== YOUR TASK ==
All the data that follows should be repeated exactly, without a single picture.

(Dataset records)
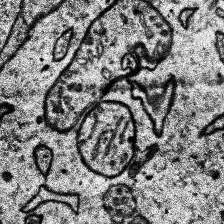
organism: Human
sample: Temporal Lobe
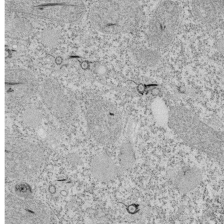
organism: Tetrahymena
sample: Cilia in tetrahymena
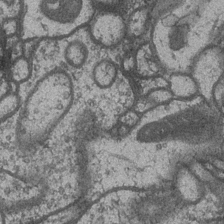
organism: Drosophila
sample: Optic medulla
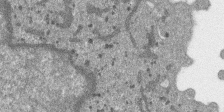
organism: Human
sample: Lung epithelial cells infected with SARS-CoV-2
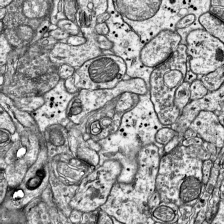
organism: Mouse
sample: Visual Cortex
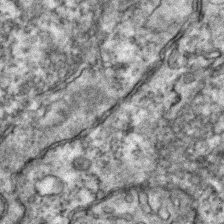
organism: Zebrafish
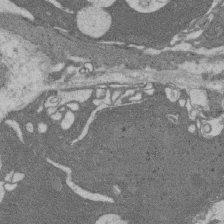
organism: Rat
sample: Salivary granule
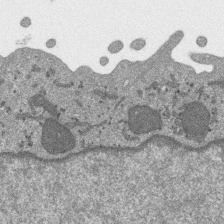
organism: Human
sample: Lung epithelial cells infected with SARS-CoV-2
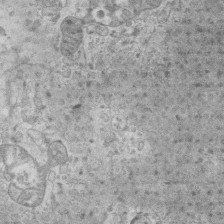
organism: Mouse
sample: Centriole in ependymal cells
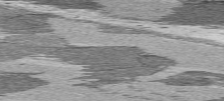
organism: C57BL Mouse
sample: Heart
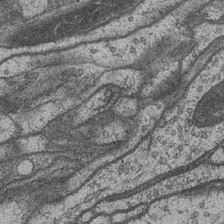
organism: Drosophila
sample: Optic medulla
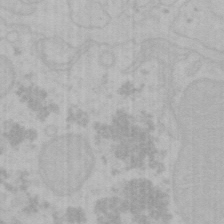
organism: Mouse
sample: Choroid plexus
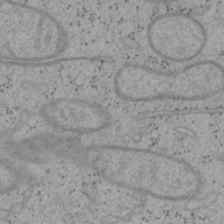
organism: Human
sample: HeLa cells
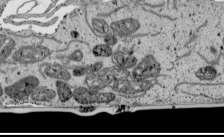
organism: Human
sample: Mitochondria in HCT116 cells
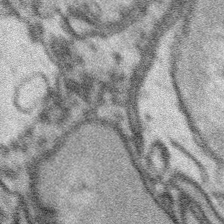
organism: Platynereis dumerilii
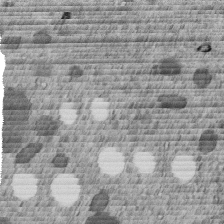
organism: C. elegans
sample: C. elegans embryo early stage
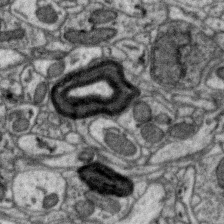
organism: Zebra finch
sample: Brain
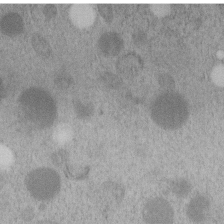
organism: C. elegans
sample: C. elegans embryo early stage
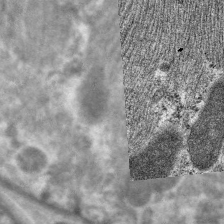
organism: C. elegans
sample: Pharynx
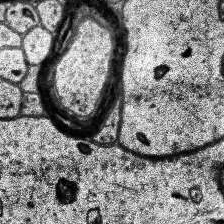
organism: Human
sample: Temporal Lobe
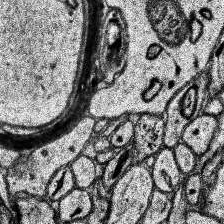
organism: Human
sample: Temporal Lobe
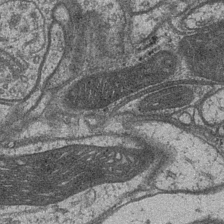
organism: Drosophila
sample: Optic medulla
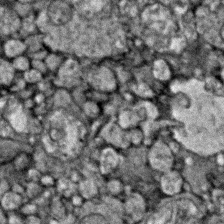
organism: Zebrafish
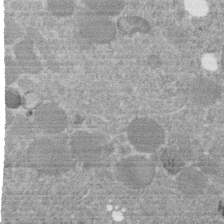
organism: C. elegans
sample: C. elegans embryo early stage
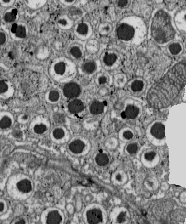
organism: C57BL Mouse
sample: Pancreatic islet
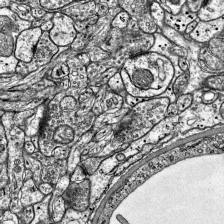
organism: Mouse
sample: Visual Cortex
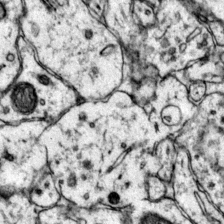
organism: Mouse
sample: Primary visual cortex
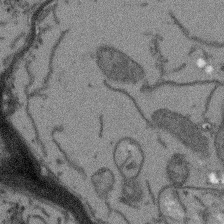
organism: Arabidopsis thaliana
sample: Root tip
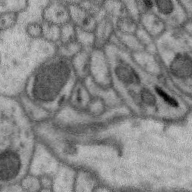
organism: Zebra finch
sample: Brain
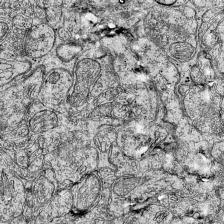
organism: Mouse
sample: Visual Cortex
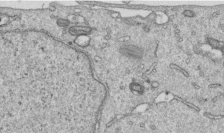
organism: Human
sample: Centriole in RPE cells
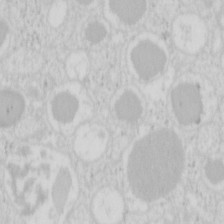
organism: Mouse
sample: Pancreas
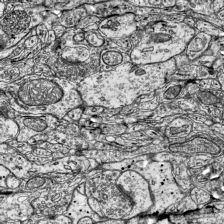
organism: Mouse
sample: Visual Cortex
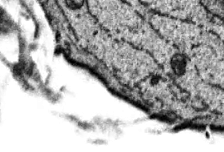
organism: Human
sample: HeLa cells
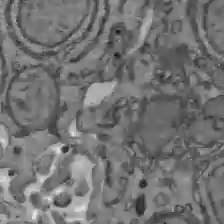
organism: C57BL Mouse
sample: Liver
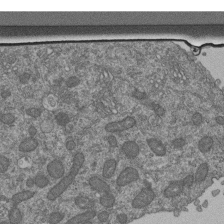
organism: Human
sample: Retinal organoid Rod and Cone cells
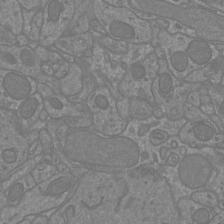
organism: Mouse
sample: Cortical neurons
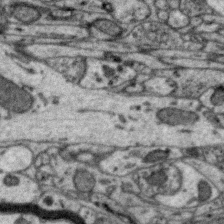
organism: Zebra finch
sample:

== RESULT OF THE TASK ==
organism: Human
sample: Temporal Lobe
organism: Tetrahymena
sample: Cilia in tetrahymena
organism: Drosophila
sample: Optic medulla
organism: Human
sample: Lung epithelial cells infected with SARS-CoV-2
organism: Mouse
sample: Visual Cortex
organism: Zebrafish
organism: Rat
sample: Salivary granule
organism: Human
sample: Lung epithelial cells infected with SARS-CoV-2
organism: Mouse
sample: Centriole in ependymal cells
organism: C57BL Mouse
sample: Heart
organism: Drosophila
sample: Optic medulla
organism: Mouse
sample: Choroid plexus
organism: Human
sample: HeLa cells
organism: Human
sample: Mitochondria in HCT116 cells
organism: Platynereis dumerilii
organism: C. elegans
sample: C. elegans embryo early stage
organism: Zebra finch
sample: Brain
organism: C. elegans
sample: C. elegans embryo early stage
organism: C. elegans
sample: Pharynx
organism: Human
sample: Temporal Lobe
organism: Human
sample: Temporal Lobe
organism: Drosophila
sample: Optic medulla
organism: Zebrafish
organism: C. elegans
sample: C. elegans embryo early stage
organism: C57BL Mouse
sample: Pancreatic islet
organism: Mouse
sample: Visual Cortex
organism: Mouse
sample: Primary visual cortex
organism: Arabidopsis thaliana
sample: Root tip
organism: Zebra finch
sample: Brain
organism: Mouse
sample: Visual Cortex
organism: Human
sample: Centriole in RPE cells
organism: Mouse
sample: Pancreas
organism: Mouse
sample: Visual Cortex
organism: Human
sample: HeLa cells
organism: C57BL Mouse
sample: Liver
organism: Human
sample: Retinal organoid Rod and Cone cells
organism: Mouse
sample: Cortical neurons
organism: Zebra finch
sample:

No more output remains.